For most large datasets, it will be computationally intractable to compare every row with every other row for the purpose of record linkage. We can use a technique called blocking to dramatically reduce the number of comparisons by comparing only records that adhere to certain rules, such as that the first name and date of birth must be equal.

This is part of a two step process to link data:

Step 1:  Use blocking rules to generate candidate pairwise record comparisons

Step 2:  Use a probabilistic linkage model to score these candidate pairs, to determine which ones should be linked

In Splink, blocking rules are specified as SQL expressions. For example, to generate the subset of record comparisons where the first name matches, we can specify the following blocking rule:

`l.first_name = r.first_name`

Since blocking rules are SQL expressions, they can be arbitrarily complex. A example is as follows:

`substr(l.first_name, 1,1) = substr(r.first_name, 1,1) and l.surname = r.surname`



## Devising effective blocking rules 

https://github.com/moj-analytical-services/splink_demos/blob/d391cd32128cd0d51e4a1275ea7d833f2c043462/deduplication_detailed_example.ipynb

The aim of your blocking rules are twofold:
1. Eliminate enough non-matching comparison pairs for your record linkage problem to be computationally tractable
2. Retain all true matching pairs (or as close as possible).  

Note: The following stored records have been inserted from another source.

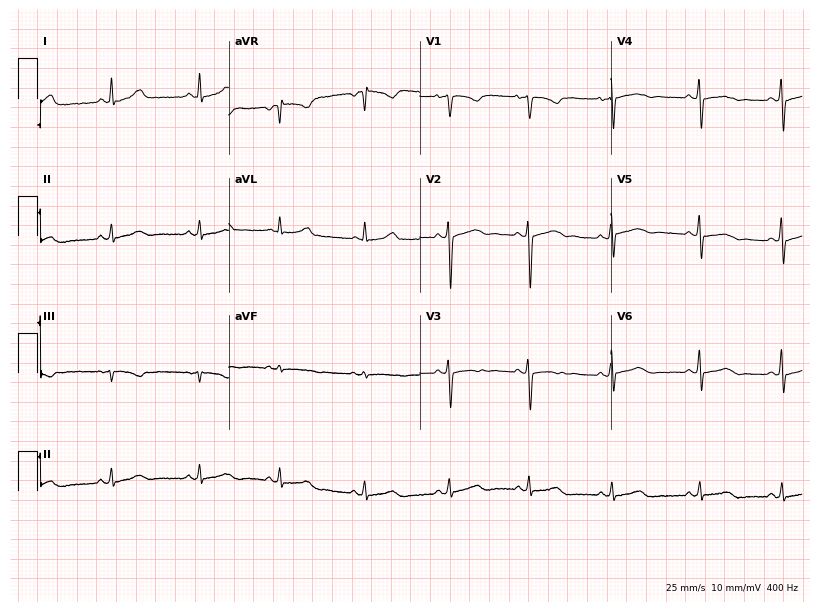
ECG — a woman, 28 years old. Screened for six findings — first-degree AV block, right bundle branch block (RBBB), left bundle branch block (LBBB), sinus bradycardia, atrial fibrillation (AF), sinus tachycardia — none is recorded.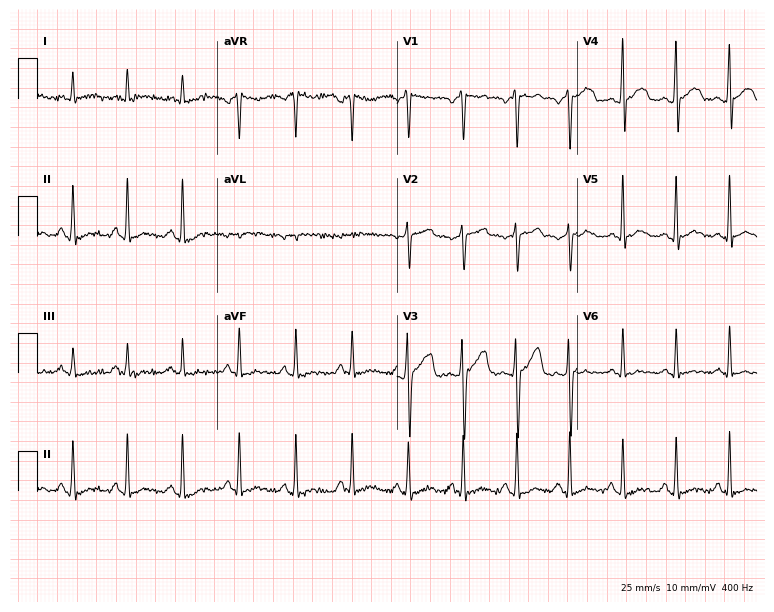
Standard 12-lead ECG recorded from a male, 23 years old (7.3-second recording at 400 Hz). The tracing shows sinus tachycardia (a sinus rate of 100 beats per minute or more).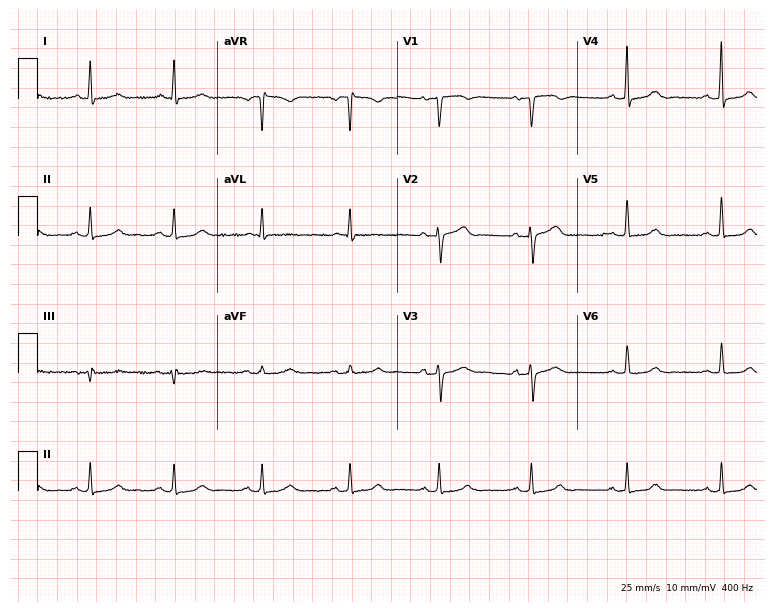
12-lead ECG from a woman, 64 years old. Labelled as a normal ECG.

It is usually impossible to find a single blocking rule which achieves both aims, so we recommend using multiple blocking rules.  

For example, consider the following blocking rule:

`l.first_name = r.first_name and l.dob = r.dob`

This rule is likely to be effective in reducing the number of comparison pairs.  It will also retain many true matching pairs, including those with errors on other columns such as surname.

However, it will eliminate any true matches where there are typos, nulls or other errors in the `first_name` or `dob` fields.

Now consider a second blocking rule:

`l.email and r.email`.

This rule is also likely to be effective in reducing the number of comparison pairs, and will retain many true matching pairs.  However, it will eliminate true matches where there are typos or nulls in the `email` column.

Neither one of these blocking rules achieves the two aims set out above.

But between them, they might do quite a good job.  

When we specify multiple blocking rules, Splink will generate all comparison pairs that meet any one of the rules.

This means that, for a true match to be eliminated by the use of these two blocking rules, it would have to have an error in _both_ the email, and the first name or date of birth.  

This is not completely implausible, but it is significantly less likely than if we'd just used a single rule.

More generally, we can specify a longer list of many blocking rules such that it becomes almost compeltely implasible that a true match would not meet at least one of these blocking critera.